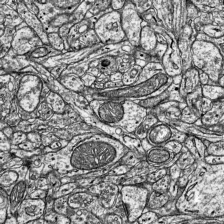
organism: Mouse
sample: Visual Cortex
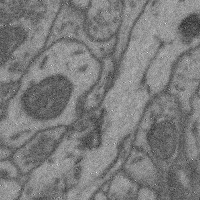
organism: Mouse
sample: Cerebral cortex
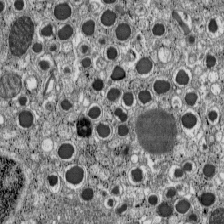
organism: C57BL Mouse
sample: Pancreatic islet
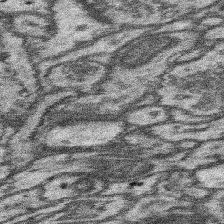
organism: Mouse
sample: Somatosensory cortex neuropil
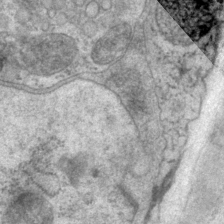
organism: P. pacificus
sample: Pharynx
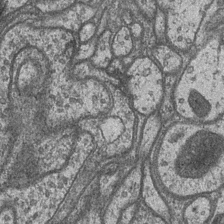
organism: Drosophila
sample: Optic medulla
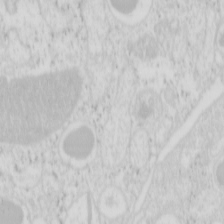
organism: Mouse
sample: Pancreas
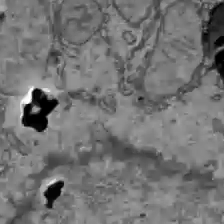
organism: C57BL Mouse
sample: Liver
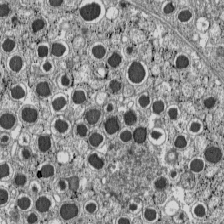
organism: C57BL Mouse
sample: Pancreatic islet
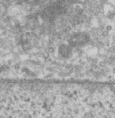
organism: Human
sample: Centriole in RPE cells
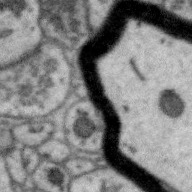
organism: Zebra finch
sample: Brain
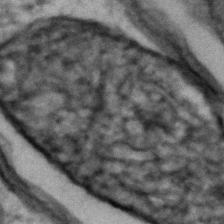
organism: Zebrafish
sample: Zebrafish embryo
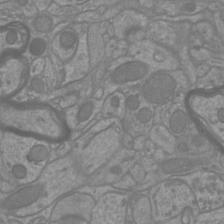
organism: Mouse
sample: Cortical neurons
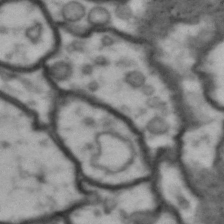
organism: Drosophila
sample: Brain
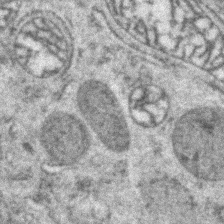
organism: Zebrafish
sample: Zebrafish embryo
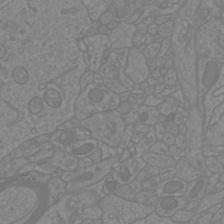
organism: Mouse
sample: Cortical neurons
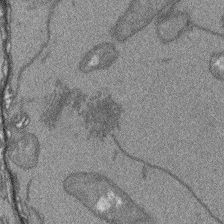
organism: Arabidopsis thaliana
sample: Root tip
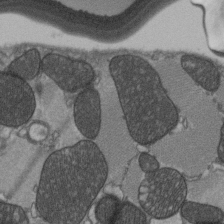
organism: C57BL Mouse
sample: Heart
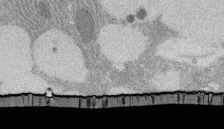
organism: Rat
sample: Salivary granule
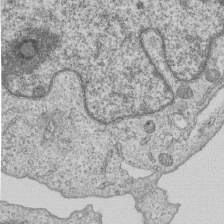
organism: Human
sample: MDA-MB-231 cells
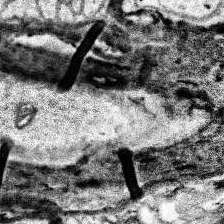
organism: Human
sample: Temporal Lobe
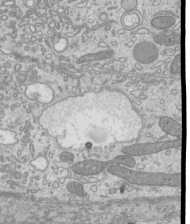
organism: Mouse
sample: Cilia; mouse epididymis
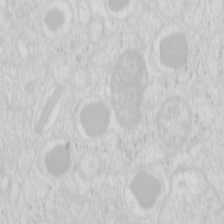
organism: Mouse
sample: Pancreas
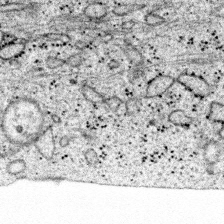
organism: Human
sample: HeLa cells
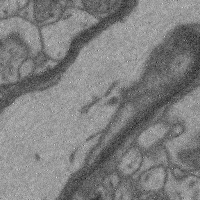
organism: Mouse
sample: Cerebral cortex
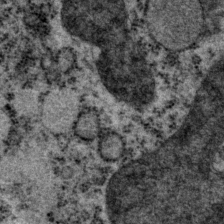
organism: P. pacificus
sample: Pharynx
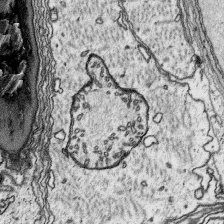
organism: Platynereis dumerilii
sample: Parapodia
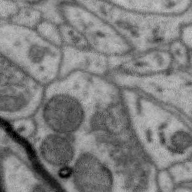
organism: Zebra finch
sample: Brain
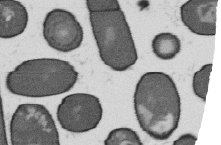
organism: B. subtilis
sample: Bacterial spore
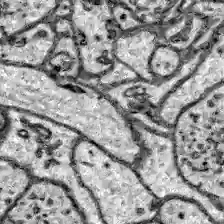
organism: Zebrafish
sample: Brain
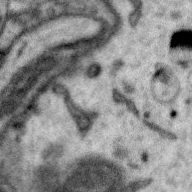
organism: Zebra finch
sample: Brain
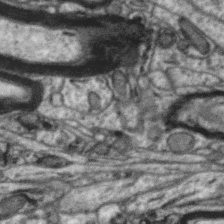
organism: Zebra finch
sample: Brain
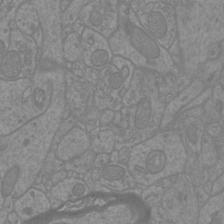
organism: Mouse
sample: Cortical neurons
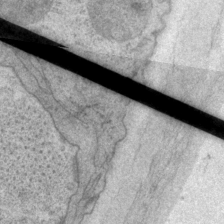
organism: P. pacificus
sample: Pharynx
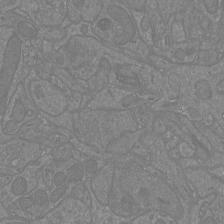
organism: Mouse
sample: Cortical neurons
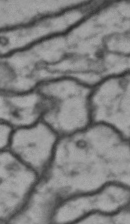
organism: Drosophila
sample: Brain
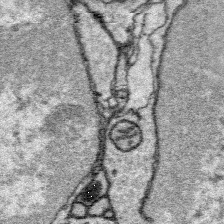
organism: Platynereis dumerilii
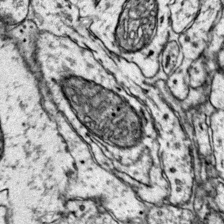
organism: Mouse
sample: Primary visual cortex
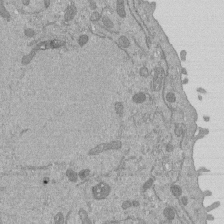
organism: Mouse
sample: ED-1 cell nuclei; centrioles
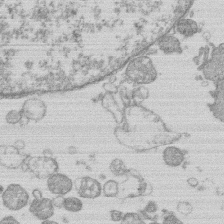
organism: Human
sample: Macrophage cells
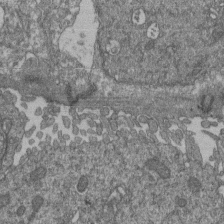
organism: Human
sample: Retinal organoid Rod and Cone cells
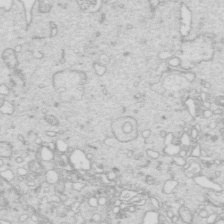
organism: Mouse
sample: Multiciliated cells
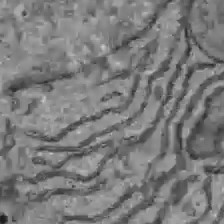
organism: C57BL Mouse
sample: Liver
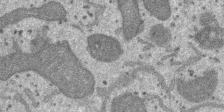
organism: Human
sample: Lung epithelial cells infected with SARS-CoV-2
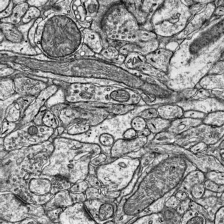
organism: Mouse
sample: Visual Cortex
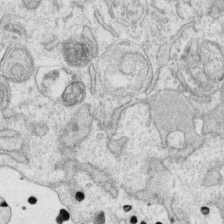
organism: Human
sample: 1205lu cells
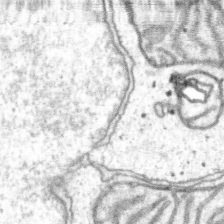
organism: Human
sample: HeLa cells
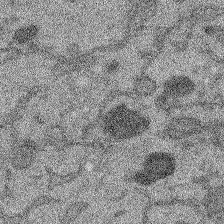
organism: Human
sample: HeLa cells
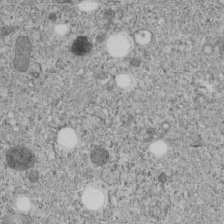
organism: C. elegans
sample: C. elegans embryo early stage
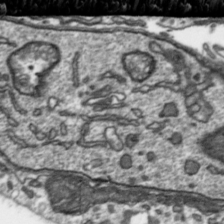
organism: Toxoplasma gondii
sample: Parasites in a vacuole inside a host cell
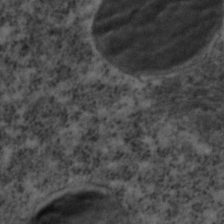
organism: C. elegans
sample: C. elegans embryo
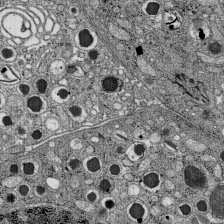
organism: C57BL Mouse
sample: Pancreatic islet
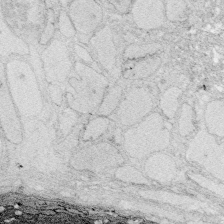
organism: Zebrafish
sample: Whole-Brain
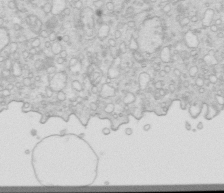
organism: Mouse
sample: Multiciliated cells
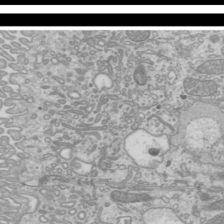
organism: Mouse
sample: Cilia; mouse epididymis
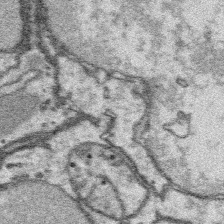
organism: Platynereis dumerilii
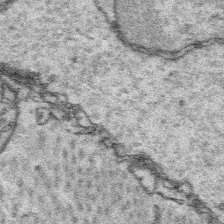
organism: Platynereis dumerilii
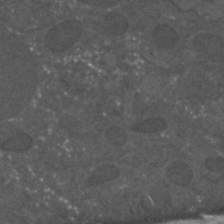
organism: C. elegans
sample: C. elegans embryo
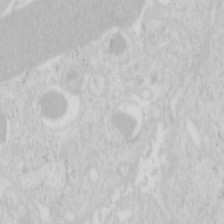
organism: Mouse
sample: Pancreas
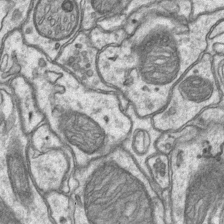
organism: Mouse
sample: CA1 Hippocampus
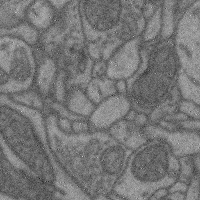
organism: Mouse
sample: Cerebral cortex
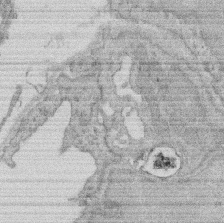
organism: Rat
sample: Salivary granule
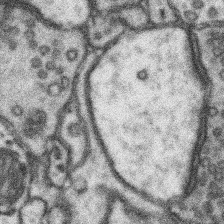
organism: Mouse
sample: Somatosensory cortex neuropil
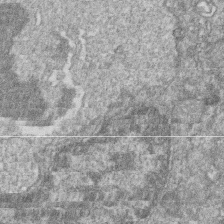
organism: Zebrafish
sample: Cilia; retinal pigment epithelium
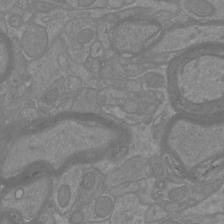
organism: Mouse
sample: Cortical neurons
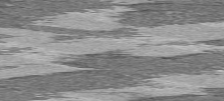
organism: C57BL Mouse
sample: Heart
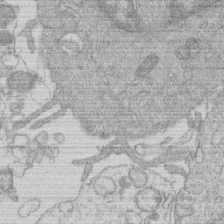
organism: Human
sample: Macrophage cells
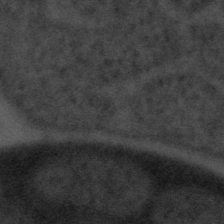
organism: Tuwongella immobilis
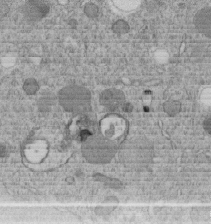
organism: C. elegans
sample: C. elegans embryo early stage
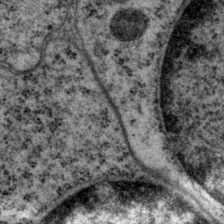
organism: P. pacificus
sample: Pharynx
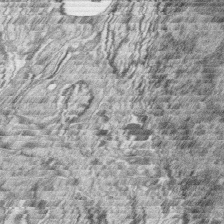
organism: Zebrafish
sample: synaptic ribbons in rod cells and cone cells
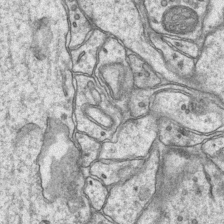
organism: Mouse
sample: CA1 Hippocampus
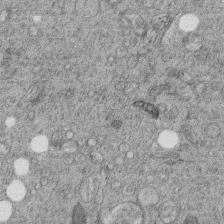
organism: C. elegans
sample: C. elegans embryo early stage
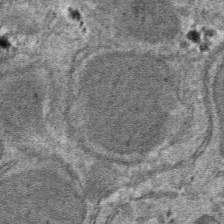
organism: Mouse
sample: Mouse hepatocytes
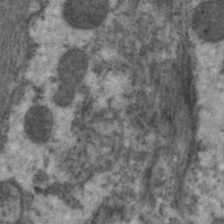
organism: C. elegans
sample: Pharynx
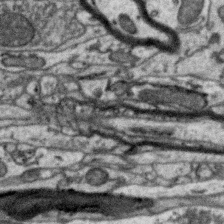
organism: Zebra finch
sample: Brain
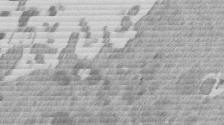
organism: Mouse
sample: Dividing mouse embryo 1 cell stage
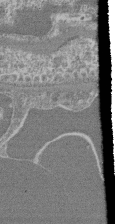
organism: Mouse
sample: Glomerulus
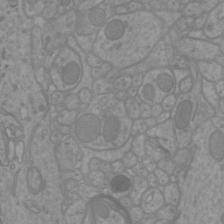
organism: Mouse
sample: Cortical neurons
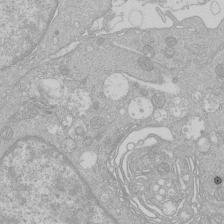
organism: Human
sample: Macrophage cells
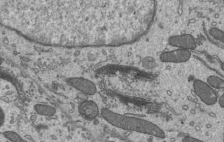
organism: Mouse
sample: Mouse epididymis efferent ductule cilia
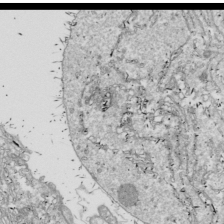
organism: Drosophila
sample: Cell division; meiosis; drosophila spermatocytes
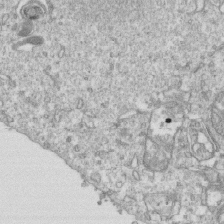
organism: Mouse
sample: Activated OT-1 CD8+ T cells
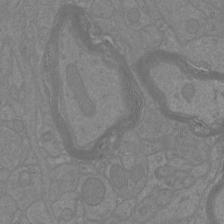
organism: Mouse
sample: Cortical neurons
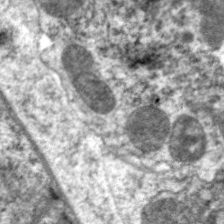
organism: C. elegans
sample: Pharynx
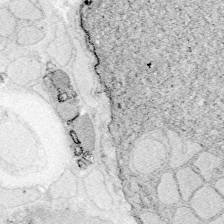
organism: Zebrafish
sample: Whole-Brain
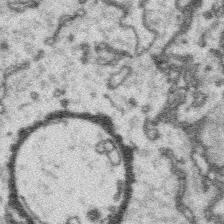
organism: Platynereis dumerilii
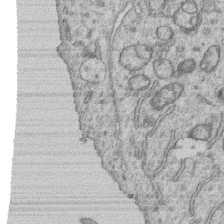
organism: Human
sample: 1205lu cells
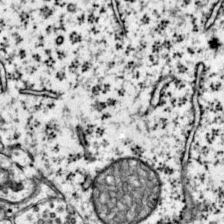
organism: Mouse
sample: Primary visual cortex
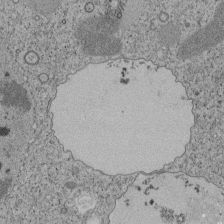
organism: Tetrahymena
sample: Cilia in tetrahymena
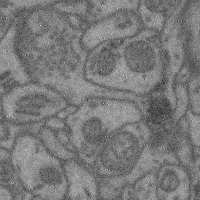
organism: Mouse
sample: Cerebral cortex
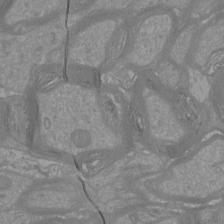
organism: Mouse
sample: Cortical neurons
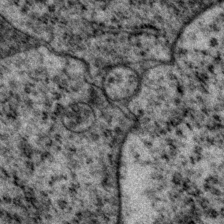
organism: P. pacificus
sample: Pharynx
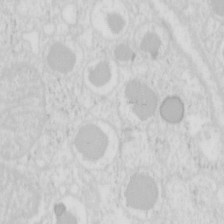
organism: Mouse
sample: Pancreas
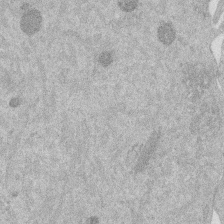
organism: Mouse
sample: Dividing mouse embryo 1 cell stage
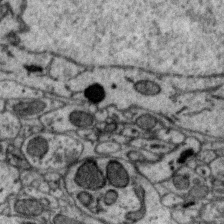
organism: Zebra finch
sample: Brain
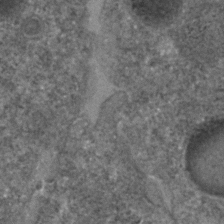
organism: C. elegans
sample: C. elegans embryo
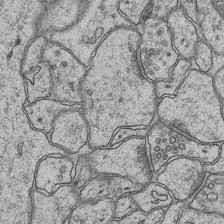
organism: Mouse
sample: CA1 Hippocampus
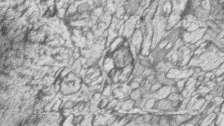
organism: Zebrafish
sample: synaptic ribbons in rod cells and cone cells
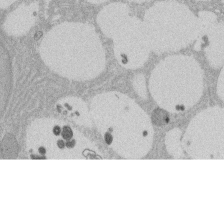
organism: Rat
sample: Salivary granule
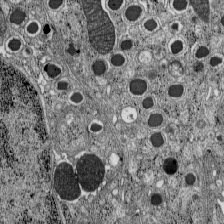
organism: C57BL Mouse
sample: Pancreatic islet
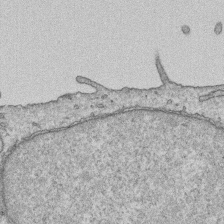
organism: Human
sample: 1205lu cells
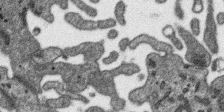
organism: Human
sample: Lung epithelial cells infected with SARS-CoV-2
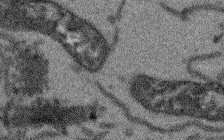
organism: Arabidopsis thaliana
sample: Root tip
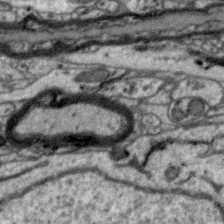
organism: Zebra finch
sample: Brain
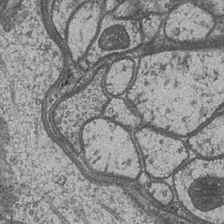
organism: Drosophila
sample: Optic medulla
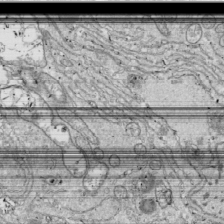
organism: Drosophila
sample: Cell division; meiosis; drosophila spermatocytes
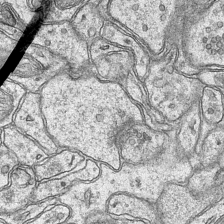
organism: Mouse
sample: CA1 Hippocampus
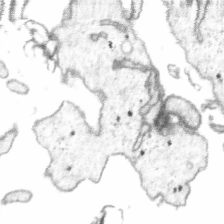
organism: Human
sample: HeLa cells
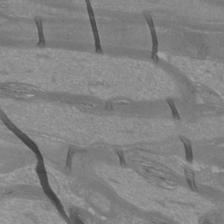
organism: Mouse
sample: Cortical neurons

***

■ **Your task**:
Return the listing above in full and without alteration, excluding its pictures.

■ **Response**:
organism: Mouse
sample: Visual Cortex
organism: Mouse
sample: Cerebral cortex
organism: C57BL Mouse
sample: Pancreatic islet
organism: Mouse
sample: Somatosensory cortex neuropil
organism: P. pacificus
sample: Pharynx
organism: Drosophila
sample: Optic medulla
organism: Mouse
sample: Pancreas
organism: C57BL Mouse
sample: Liver
organism: C57BL Mouse
sample: Pancreatic islet
organism: Human
sample: Centriole in RPE cells
organism: Zebra finch
sample: Brain
organism: Zebrafish
sample: Zebrafish embryo
organism: Mouse
sample: Cortical neurons
organism: Drosophila
sample: Brain
organism: Zebrafish
sample: Zebrafish embryo
organism: Mouse
sample: Cortical neurons
organism: Arabidopsis thaliana
sample: Root tip
organism: C57BL Mouse
sample: Heart
organism: Rat
sample: Salivary granule
organism: Human
sample: MDA-MB-231 cells
organism: Human
sample: Temporal Lobe
organism: Mouse
sample: Cilia; mouse epididymis
organism: Mouse
sample: Pancreas
organism: Human
sample: HeLa cells
organism: Mouse
sample: Cerebral cortex
organism: P. pacificus
sample: Pharynx
organism: Platynereis dumerilii
sample: Parapodia
organism: Zebra finch
sample: Brain
organism: B. subtilis
sample: Bacterial spore
organism: Zebrafish
sample: Brain
organism: Zebra finch
sample: Brain
organism: Zebra finch
sample: Brain
organism: Mouse
sample: Cortical neurons
organism: P. pacificus
sample: Pharynx
organism: Mouse
sample: Cortical neurons
organism: Drosophila
sample: Brain
organism: Platynereis dumerilii
organism: Mouse
sample: Primary visual cortex
organism: Mouse
sample: ED-1 cell nuclei; centrioles
organism: Human
sample: Macrophage cells
organism: Human
sample: Retinal organoid Rod and Cone cells
organism: Mouse
sample: Multiciliated cells
organism: C57BL Mouse
sample: Liver
organism: Human
sample: Lung epithelial cells infected with SARS-CoV-2
organism: Mouse
sample: Visual Cortex
organism: Human
sample: 1205lu cells
organism: Human
sample: HeLa cells
organism: Human
sample: HeLa cells
organism: C. elegans
sample: C. elegans embryo early stage
organism: Toxoplasma gondii
sample: Parasites in a vacuole inside a host cell
organism: C. elegans
sample: C. elegans embryo
organism: C57BL Mouse
sample: Pancreatic islet
organism: Zebrafish
sample: Whole-Brain
organism: Mouse
sample: Multiciliated cells
organism: Mouse
sample: Cilia; mouse epididymis
organism: Platynereis dumerilii
organism: Platynereis dumerilii
organism: C. elegans
sample: C. elegans embryo
organism: Mouse
sample: Pancreas
organism: Mouse
sample: CA1 Hippocampus
organism: Mouse
sample: Cerebral cortex
organism: Rat
sample: Salivary granule
organism: Mouse
sample: Somatosensory cortex neuropil
organism: Zebrafish
sample: Cilia; retinal pigment epithelium
organism: Mouse
sample: Cortical neurons
organism: C57BL Mouse
sample: Heart
organism: Human
sample: Macrophage cells
organism: Tuwongella immobilis
organism: C. elegans
sample: C. elegans embryo early stage
organism: P. pacificus
sample: Pharynx
organism: Zebrafish
sample: synaptic ribbons in rod cells and cone cells
organism: Mouse
sample: CA1 Hippocampus
organism: C. elegans
sample: C. elegans embryo early stage
organism: Mouse
sample: Mouse hepatocytes
organism: C. elegans
sample: Pharynx
organism: Zebra finch
sample: Brain
organism: Mouse
sample: Dividing mouse embryo 1 cell stage
organism: Mouse
sample: Glomerulus
organism: Mouse
sample: Cortical neurons
organism: Human
sample: Macrophage cells
organism: Mouse
sample: Mouse epididymis efferent ductule cilia
organism: Drosophila
sample: Cell division; meiosis; drosophila spermatocytes
organism: Mouse
sample: Activated OT-1 CD8+ T cells
organism: Mouse
sample: Cortical neurons
organism: C. elegans
sample: Pharynx
organism: Zebrafish
sample: Whole-Brain
organism: Platynereis dumerilii
organism: Human
sample: 1205lu cells
organism: Mouse
sample: Primary visual cortex
organism: Tetrahymena
sample: Cilia in tetrahymena
organism: Mouse
sample: Cerebral cortex
organism: Mouse
sample: Cortical neurons
organism: P. pacificus
sample: Pharynx
organism: Mouse
sample: Pancreas
organism: Mouse
sample: Dividing mouse embryo 1 cell stage
organism: Zebra finch
sample: Brain
organism: C. elegans
sample: C. elegans embryo
organism: Mouse
sample: CA1 Hippocampus
organism: Zebrafish
sample: synaptic ribbons in rod cells and cone cells
organism: Rat
sample: Salivary granule
organism: C57BL Mouse
sample: Pancreatic islet
organism: Human
sample: 1205lu cells
organism: Human
sample: Lung epithelial cells infected with SARS-CoV-2
organism: Arabidopsis thaliana
sample: Root tip
organism: Zebra finch
sample: Brain
organism: Drosophila
sample: Optic medulla
organism: Drosophila
sample: Cell division; meiosis; drosophila spermatocytes
organism: Mouse
sample: CA1 Hippocampus
organism: Human
sample: HeLa cells
organism: Mouse
sample: Cortical neurons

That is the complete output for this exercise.